Записано со слов Великого Пекинеса Ян Чжу-цзы
с безразлично-молчаливого благословения Великого Пекинеса Чун Чун-цзы
в год плодовитой свиньи – 2007 от рождения Иисуса Христа.
(16. 02. 2007 – ……… )


ЧАСТЬ ПЕРВАЯ
ДАО

Глава 8


(1)           Высшее благо будто вода.
                (шан шань жо шуй)
(2)           Вода хороша в принесении пользы десяти тысячам вещей,
                И не борется [с ними].
                (шуй шань ли вань у эр бу чжэн)
(3)           [Вода] пребывает в местах, что толпы людей не любят.
                (чу чжун жэнь чжи со у).
(4)           Потому и близка [она] к Дао.
                (гу цзи юй дао)

(5)           В поселении главное – [это] земля.
                (цюй шань ди)
(6)           В сердце главное – глубина.
                (синь шань юань)
(7)           В щедрости главное – [подобие] Небу.
                (юй шань тянь)
(8)           В словах главное – искренность.
                (янь шань синь)
(9)           В правлении главное – [это] порядок.
                (чжэн шань чжи)
(10)         В делах главное – [это] способность.
                (ши шань нэн)
(11)         В действиях главное – своевременность.
                (дун шань ши)

(12)         Лишь только не борется, вот и не виновата.
               (фу вэй бу чжэн гу у ю)



«Учитель сказал: «Учиться и не размышлять – напрасно тратить время,
размышлять и не учиться – губительно».               
                «Лунь юй», глава 2, перевод Кривцова В.А., Древнекитайская философия, Том 1, 1972

(1).         «Шан шань жо шуй» – нечто высшее, главное и самое лучшее (шан) в сочетании с добрым, хорошим и благоприятным (шань), издалека напоминавшее мудрым китайцам обычную воду (жо шуй). Чаще всего «шан шань» переводится как «the highest good» (Артур Уэйли, Роберт Хенрикс, Lau Din-cheuk), и мы, с Великим Пекинесом, не видим причин нарушать эту устоявшуюся традицию. Не в пример нам, товарищ Ян Хин-шун ощущает «шан шань» как «высшую добродетель» (Высшая добродетель подобна воде), всерьез полагая, что глава посвящена тому, каким должен быть добрый древнекитаец, наделенный ею в полном объеме. Честно взвизгнуть, нам никаких китайцев, погруженных в высшую добродетель, встретить в этой главе не удалось.
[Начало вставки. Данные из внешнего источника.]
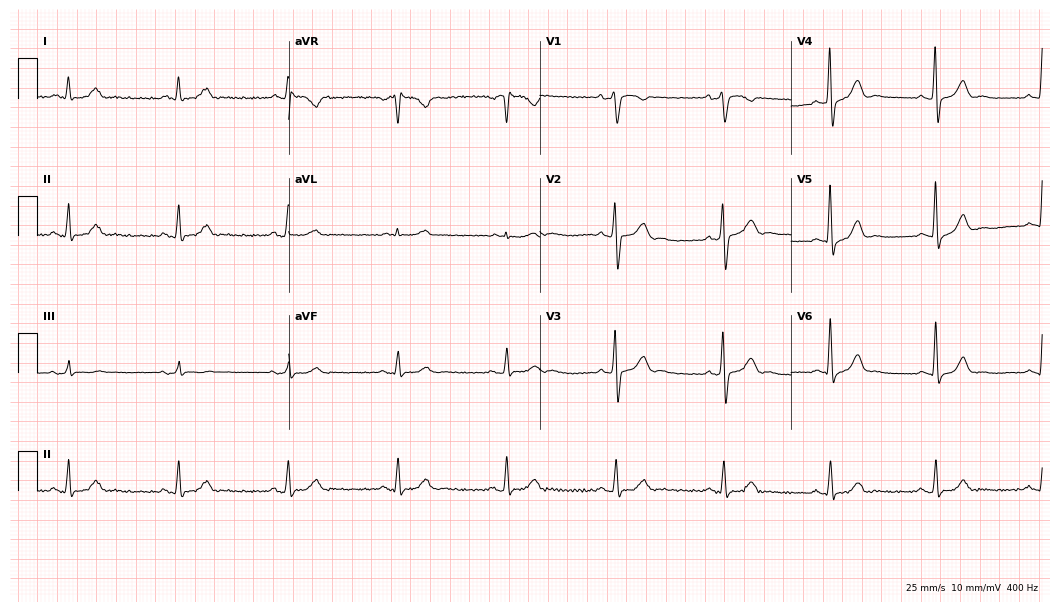
Standard 12-lead ECG recorded from a 64-year-old man. None of these six findings is recorded: first-degree AV block, right bundle branch block (RBBB), left bundle branch block (LBBB), sinus bradycardia, atrial fibrillation (AF), sinus tachycardia. Findings outside these six are not listed.

(2).      В стандартном тексте Ван Би, а также у Хэшан-гуна и Фу И вода с вещами не борется (бу чжэн). Шелковый свиток «А» из-под холма царя лошадей (Ма-ван-туй) утверждает, что вода пребывает в мирном покое (ю цзин), а в свитке «В», очевидно, из-за ошибки зазевавшегося переписчика, говорится обратное: вода с вещами сражается (ю чжэн). На годянских бамбуковых дощечках этой главы нет.

(3). (4).          Вода безразлична к своему положению в пространственно-временном континууме и всегда на своем месте в соответствии с обстоятельствами. В отличие от суетливых хомоособей, она, не противясь и не выказывая сердитого неудовольствия, стремится занять самое низкое положение. К месту будет припомнить ответ Чжуан-цзы на предложение президента царства Чу возложить на него «бремя государственных дел». Чжуан-цзы как раз мирно рыбачил на берегу речки Пу, когда к нему приблизились два важных сановника-дафу с этим судьбоносным известием. «Не отложив удочки и даже не повернув головы», он объявил им, что предпочитает волочить свой хвост по грязным грядкам вместо почетного обладания министерским портфелем (Чжуан-цзы. Гл. 17).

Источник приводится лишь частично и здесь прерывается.